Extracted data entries
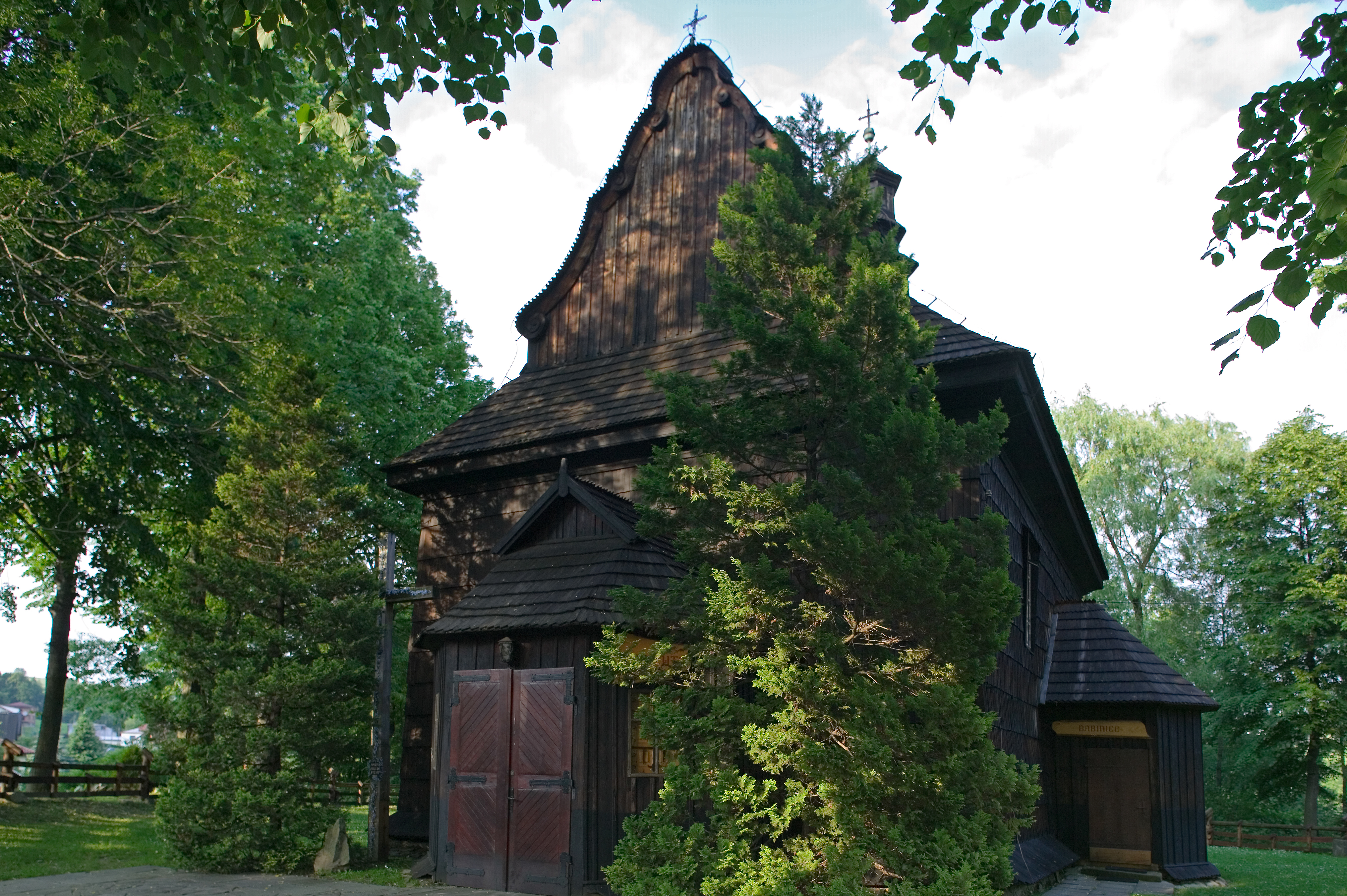 Szymbark - rzymskokatolicki kościół parafialny pw. św. Wojciecha, 1782
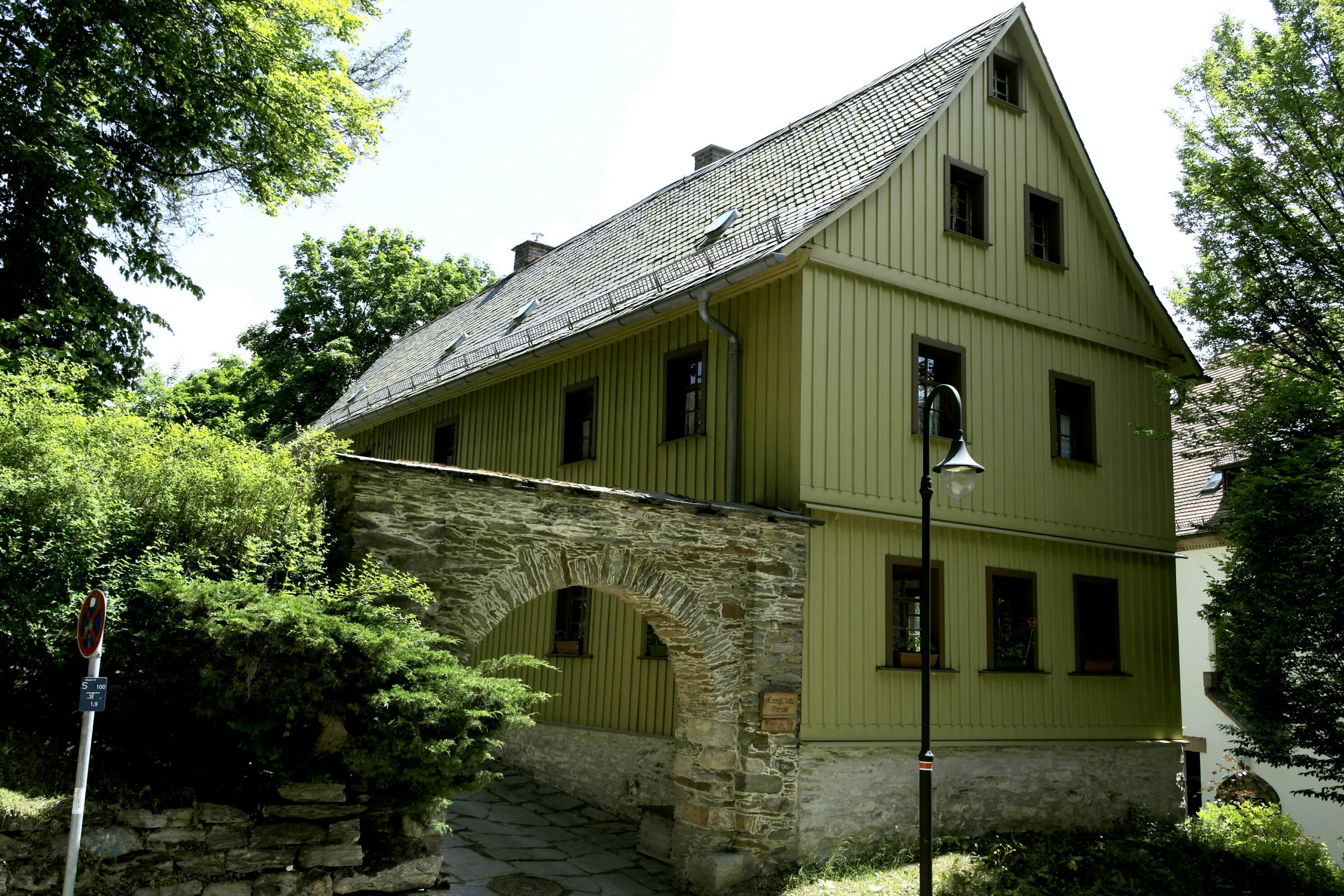 St.Trinitatiskirche in Bad Elster, Pfarramt
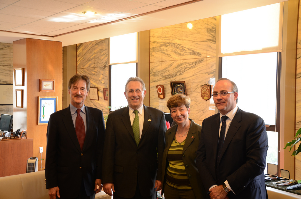 México D.F., 24 de febrero de 2012 - El Embajador Anthony Wayne se reunió con representantes de Save the Children México en sus oficinas en la Embajada. Este grupo se enfoca en crear cambios positivos y duraderos en la calidad de vida de familias marginadas a través de la participación activa de niños, niñas y adolescentes en su propia formación educativa. Michael Klosson (Vicepresidente de Políticas y Respuesta Humanitaria, Save the Children E.U.), María Josefina Menendez (CEO, Save the Children México), Roy Caple Hernández (Encargado del Consejo, Save the Children México), le platicaron al Embajador con respecto al invaluable trabajo que hace su organización en México. Durante la reunión, el Embajador notó que Save the Children México y la Embajada de los E.U. comparten objetivos en común para mejorar el futuro de la juventud de México. Expresó su esperanza de que la Embajada pudiera encontrar formas de colaborar para apoyar las valiosas acciones humanitarias de Save the Children, que ayuda a cientos de miles de niños mexicanos cada año.
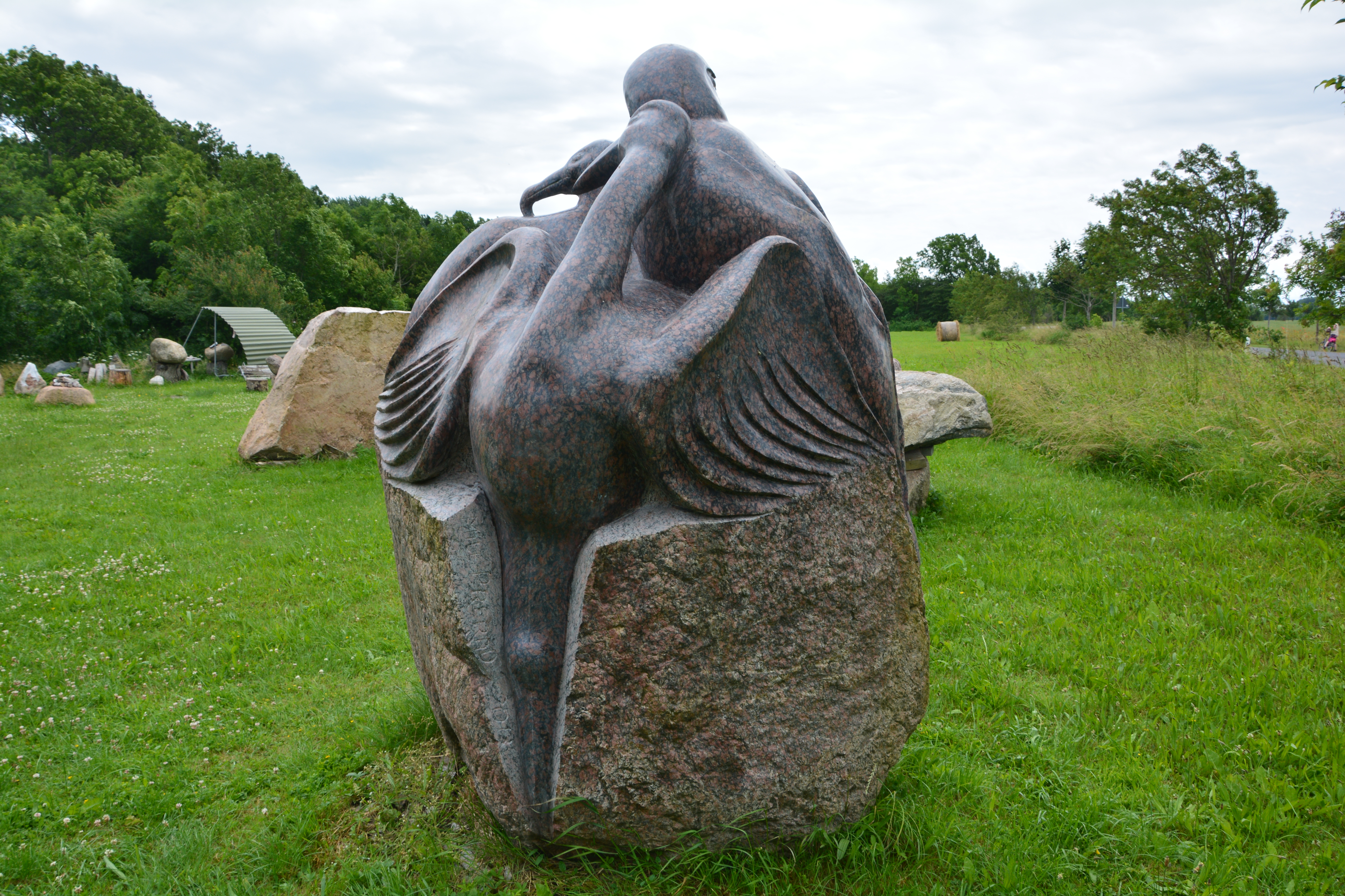 Breege, Lobkewitz, Kranichstein
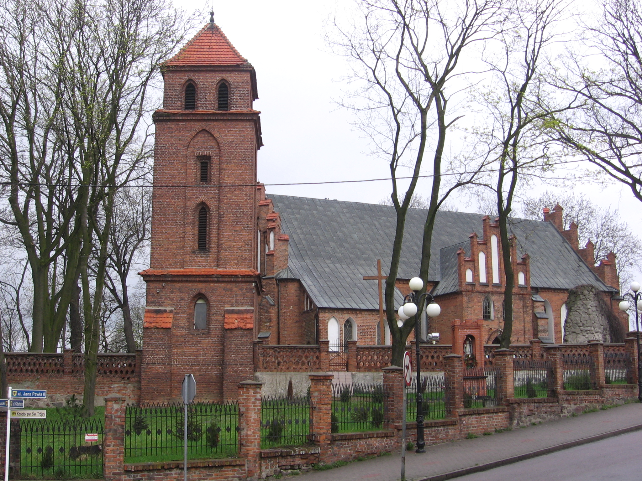 Kościół Św. Trójcy w Rypinie na Pomorzu
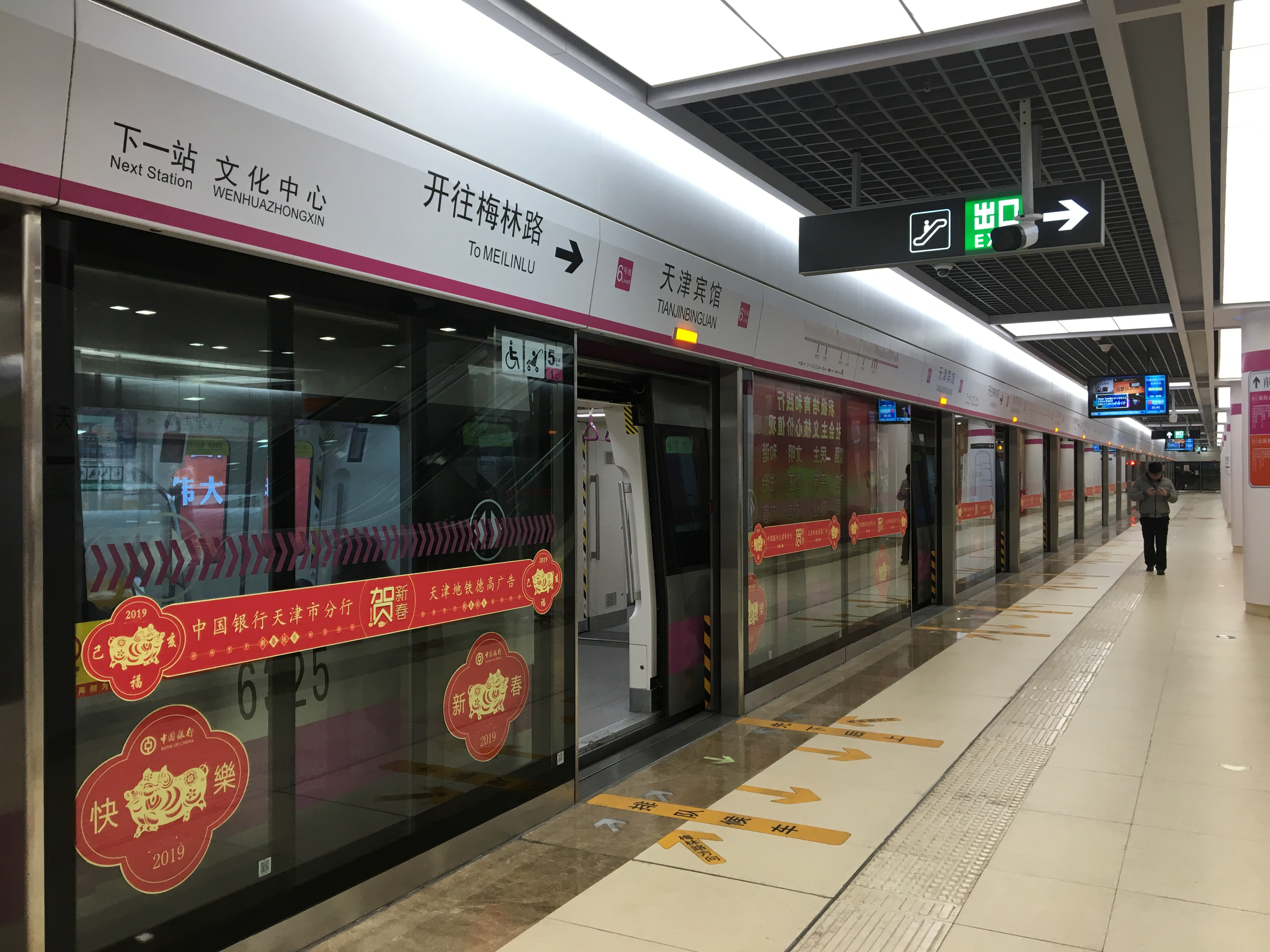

Work to be completed » The required output is every line from the one containing "México D.F., 24" through the last line of the data above, restated exactly and without pictures.

Task result »
 México D.F., 24 de febrero de 2012 - El Embajador Anthony Wayne se reunió con representantes de Save the Children México en sus oficinas en la Embajada. Este grupo se enfoca en crear cambios positivos y duraderos en la calidad de vida de familias marginadas a través de la participación activa de niños, niñas y adolescentes en su propia formación educativa. Michael Klosson (Vicepresidente de Políticas y Respuesta Humanitaria, Save the Children E.U.), María Josefina Menendez (CEO, Save the Children México), Roy Caple Hernández (Encargado del Consejo, Save the Children México), le platicaron al Embajador con respecto al invaluable trabajo que hace su organización en México. Durante la reunión, el Embajador notó que Save the Children México y la Embajada de los E.U. comparten objetivos en común para mejorar el futuro de la juventud de México. Expresó su esperanza de que la Embajada pudiera encontrar formas de colaborar para apoyar las valiosas acciones humanitarias de Save the Children, que ayuda a cientos de miles de niños mexicanos cada año.
 Breege, Lobkewitz, Kranichstein
 Kościół Św. Trójcy w Rypinie na Pomorzu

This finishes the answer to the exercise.